Program to find number of steps required to change one word to another in Python

Suppose we have a list of words called dictionary and we have another two strings start and end. We want to reach from start to end by changing one character at a time and each resulting word should also be in the dictionary. Words are case-sensitive. So we have to find the minimum number of steps it would take to reach at the end. If it is not possible then return -1.

So, if the input is like dictionary = ["may", "ray", "rat"] start = "rat" end = "may", then the output will be 3, as we can select this path: ["rat", "ray", "may"].

Algorithm

To solve this, we will follow these steps ?

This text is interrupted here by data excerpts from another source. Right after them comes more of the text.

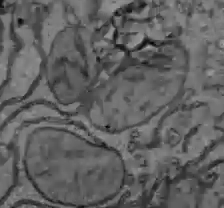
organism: C57BL Mouse
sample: Liver
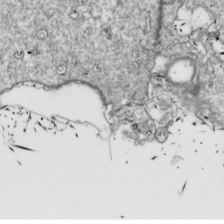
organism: Drosophila
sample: Cell division; meiosis; drosophila spermatocytes
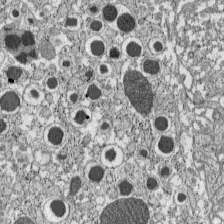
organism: C57BL Mouse
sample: Pancreatic islet
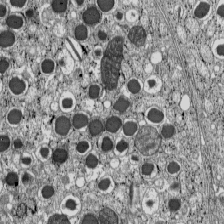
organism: C57BL Mouse
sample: Pancreatic islet
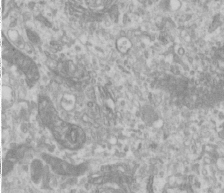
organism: Human
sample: Cilia; basal body in RPE cells
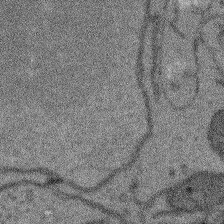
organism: Arabidopsis thaliana
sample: Root tip
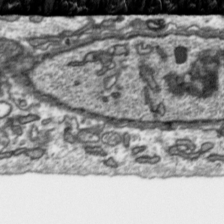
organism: Toxoplasma gondii
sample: Parasites in a vacuole inside a host cell
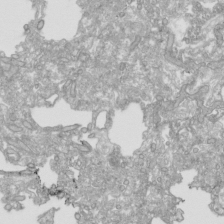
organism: Human
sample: Mitochondria in HCT116 cells
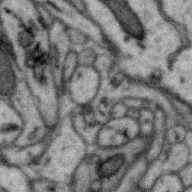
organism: Zebra finch
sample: Brain
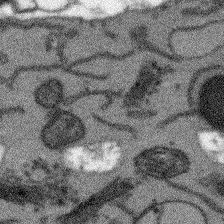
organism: Arabidopsis thaliana
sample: Root tip
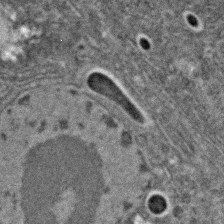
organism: C. elegans
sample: C. elegans embryo
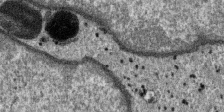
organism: Human
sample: Lung epithelial cells, uninfected (mock) control
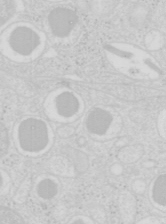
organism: Mouse
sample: Pancreas
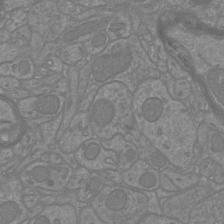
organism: Mouse
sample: Cortical neurons
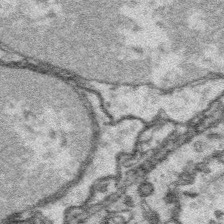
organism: Platynereis dumerilii
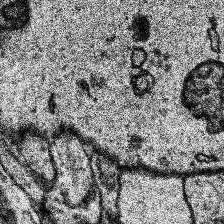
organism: Human
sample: Temporal Lobe
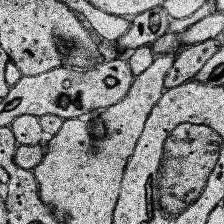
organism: Human
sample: Temporal Lobe
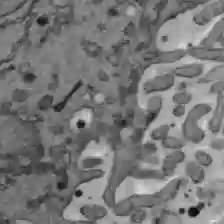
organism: C57BL Mouse
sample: Liver
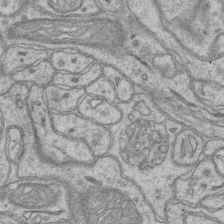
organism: Mouse
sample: CA1 Hippocampus
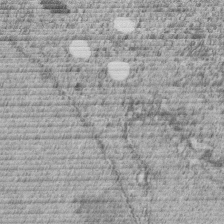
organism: C. elegans
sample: C. elegans embryo early stage
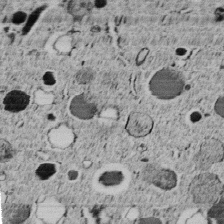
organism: C. elegans
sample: C. elegans embryo early stage
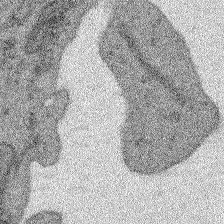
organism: Human
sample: HeLa cells
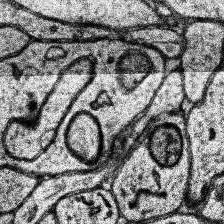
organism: Human
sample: Temporal Lobe
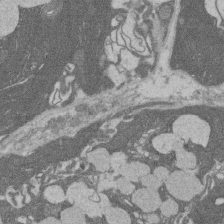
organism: Rat
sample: Salivary granule
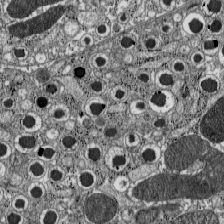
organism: C57BL Mouse
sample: Pancreatic islet

dictionary := a new set with all unique elements present in dictionary
q = a double ended queue with a pair (start, 1)
while q is not empty, do
    (word, distance) := left element of q, and delete the left element
    if word is same as end, then
        return distance
    for i in range 0 to size of word - 1, do
        for each character c in "abcdefghijklmnopqrstuvwxyz", do
            next_word := word[from index 0 to i - 1] concatenate c concatenate word[from index (i + 1) to end]
            if next_word is in dictionary, then
                delete next_word from dictionary
                insert (next_word, distance + 1) at the end of q
return -1

Implementation

Let us see the following implementation to get better understanding ?

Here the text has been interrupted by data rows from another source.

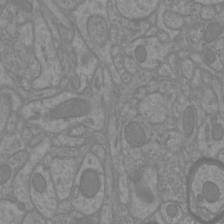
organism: Mouse
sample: Cortical neurons
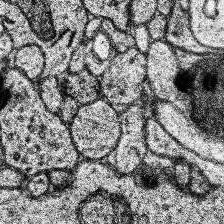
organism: Human
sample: Temporal Lobe
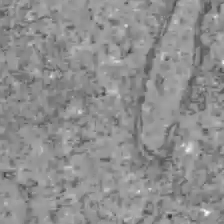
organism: C57BL Mouse
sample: Liver
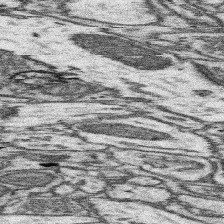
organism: Mouse
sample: Somatosensory cortex neuropil
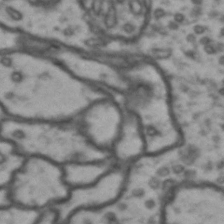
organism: Drosophila
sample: Brain
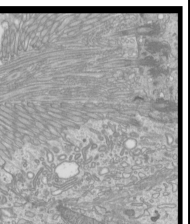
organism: Mouse
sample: Cilia; mouse epididymis
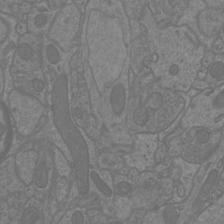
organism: Mouse
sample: Cortical neurons
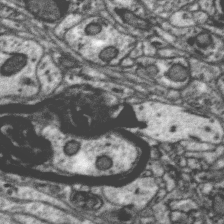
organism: Zebra finch
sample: Brain
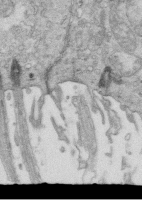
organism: Mouse
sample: Multiciliated cells
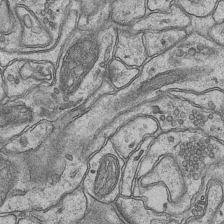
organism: Mouse
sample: CA1 Hippocampus
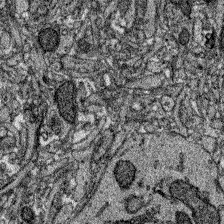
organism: Zebrafish
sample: Larval olfactory bulb
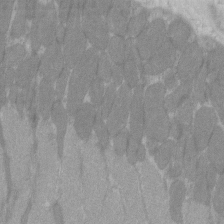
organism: C57BL Mouse
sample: Tibialis anterior muscle cell
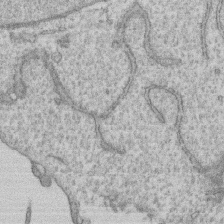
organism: Human
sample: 1205lu cells
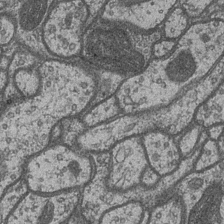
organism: Drosophila
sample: Optic medulla
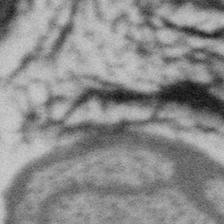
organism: Gemmata obscuriglobus
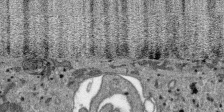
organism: Human
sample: Lung epithelial cells, uninfected (mock) control
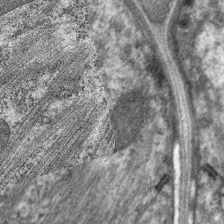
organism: C. elegans
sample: Pharynx
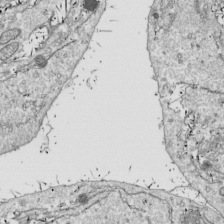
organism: Drosophila
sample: Cell division; meiosis; drosophila spermatocytes
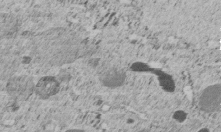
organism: C. elegans
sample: C. elegans embryo early stage
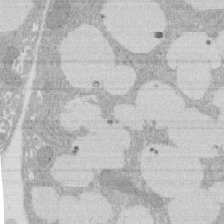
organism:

from collections import deque

class Solution:
    def solve(self, dictionary, start, end):
        dictionary = set(dictionary)
        q = deque([(start, 1)])
        
        while q:
            word, distance = q.popleft()
            if word == end:
                return distance
            
            for i in range(len(word)):
                for c in "abcdefghijklmnopqrstuvwxyz":
                    next_word = word[:i] + c + word[i + 1:]
                    if next_word in dictionary:
                        dictionary.remove(next_word)
                        q.append((next_word, distance + 1))
        
        return -1

# Test the solution
ob = Solution()
dictionary = ["may", "ray", "rat"]
start = "rat"
end = "may"
print(ob.solve(dictionary, start, end))

3

How It Works

This solution uses Breadth-First Search (BFS) to find the shortest path. The algorithm works as follows:

• Convert the dictionary to a set for O(1) lookup operations
• Use a queue to explore words level by level (ensuring minimum steps)
• For each word, try changing every character to all 26 possible letters
• If the new word exists in dictionary, add it to queue and remove from dictionary
• Continue until we reach the end word or exhaust all possibilities

Alternative Example

from collections import deque

def word_ladder_steps(dictionary, start, end):
    if end not in dictionary:
        return -1
    
    word_set = set(dictionary)
    queue = deque([(start, 1)])
    
    while queue:
        current_word, steps = queue.popleft()
        
        if current_word == end:
            return steps
        
        # Try changing each character
        for i in range(len(current_word)):
            for char in 'abcdefghijklmnopqrstuvwxyz':
                if char != current_word[i]:
                    new_word = current_word[:i] + char + current_word[i+1:]
                    
                    if new_word in word_set:
                        word_set.remove(new_word)
                        queue.append((new_word, steps + 1))
    
    return -1

# Example 1
dictionary1 = ["hot", "dot", "dog", "lot", "log", "cog"]
print(word_ladder_steps(dictionary1, "hit", "cog"))

# Example 2  
dictionary2 = ["may", "ray", "rat"]
print(word_ladder_steps(dictionary2, "rat", "may"))

5
3

Conclusion

This problem is solved using BFS to find the shortest transformation sequence. The key insight is treating each word as a node and valid transformations as edges, ensuring we find the minimum number of steps required.